Using this notion, the language VC-DIMENSION is the set of pairs \((C, k)\) for which \(C\) represents a collection of subsets \(S\) whose VC dimension is at least \(k\). The purpose of this blog post is to show that this language has an intricate relationship with the polynomial hierarchy in computational complexity.

To explain this better, I'm going to introduce some notation:

Let \(\text{P}^A\) be the set of problems solvable in poly-time with a TM that uses an oracle for a problem in \(A\).
Let \(\text{NP}^A\) be the set of problems solvable in nondeterministic poly-time with a TM that uses an oracle for a problem in \(A\).
Let \(\text{coNP}^A\) be the set of problems solvable in co-nondeterministic poly-time with a TM that uses an oracle for a problem in \(A\).

Then, define \(\Delta_0^P := \Sigma_0^P := \Pi_0^P:=P\), where \(P\) is the set of problems that can be solved in poly-time.
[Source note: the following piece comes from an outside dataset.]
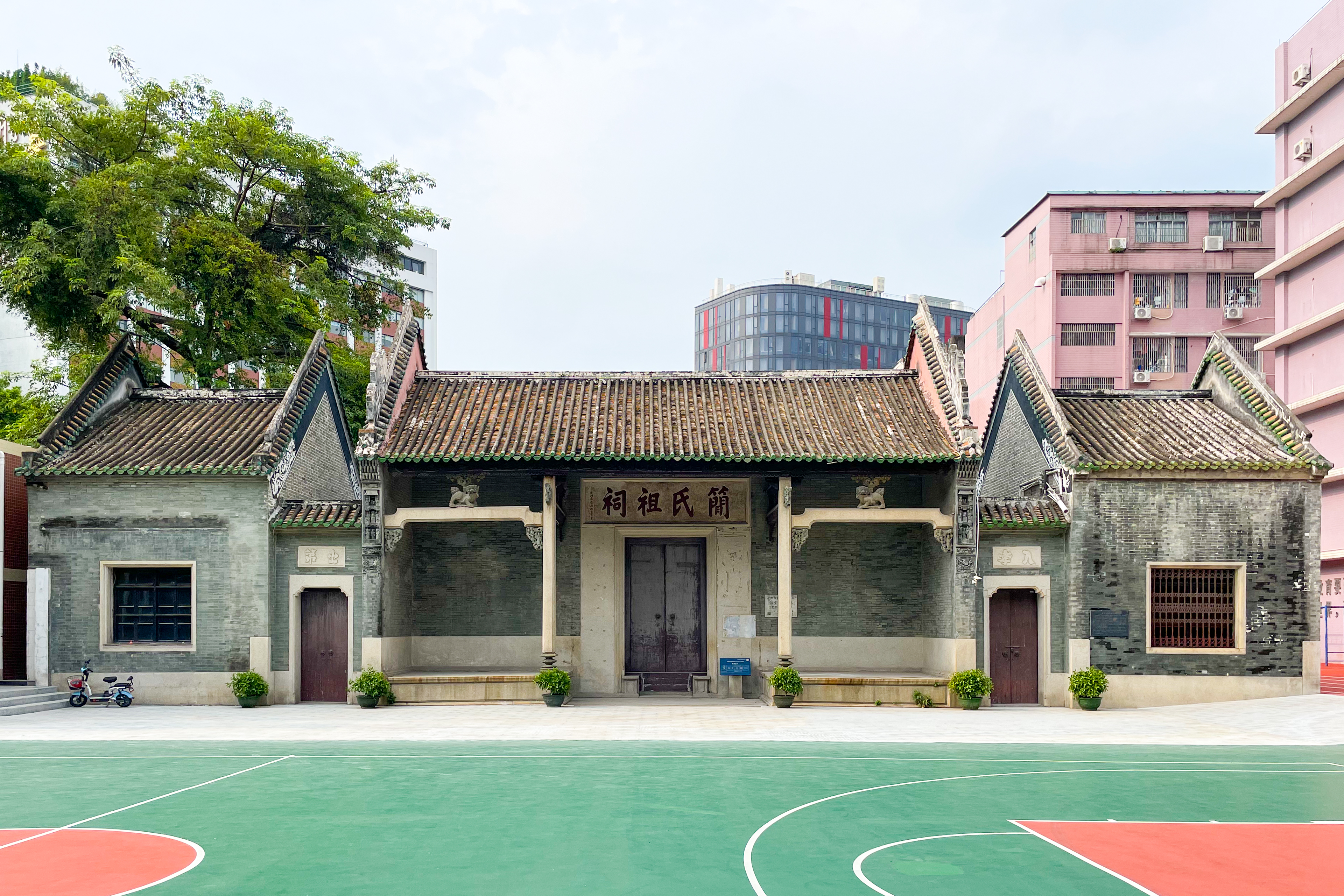 中文（香港）: 位於廣州市越秀區盤福路98號越秀外國語學校内的簡氏祖祠

Then, for all \(i \geq 0\), define: $$\Delta_{i+1}^P:=\text{P}^{\Sigma_i^P}$$ $$\Sigma_{i+1}^P:=\text{NP}^{\Sigma_i^P}$$ $$\Pi_{i+1}^P:=\text{coNP}^{\Sigma_i^P}$$ The result that I want to show here is that the VC-dimension is in \(\Sigma_3^P\), and that is the strongest form of problem in \(\Sigma_3^P\). So, any solution that can compute the VC-dimension can be used to compute any other problem in \(\Sigma_3^P\). The complexity-theoretic word for this phenomenon is completenesss. That is to say, the V-dimension is \(\Sigma_3^P\)-complete.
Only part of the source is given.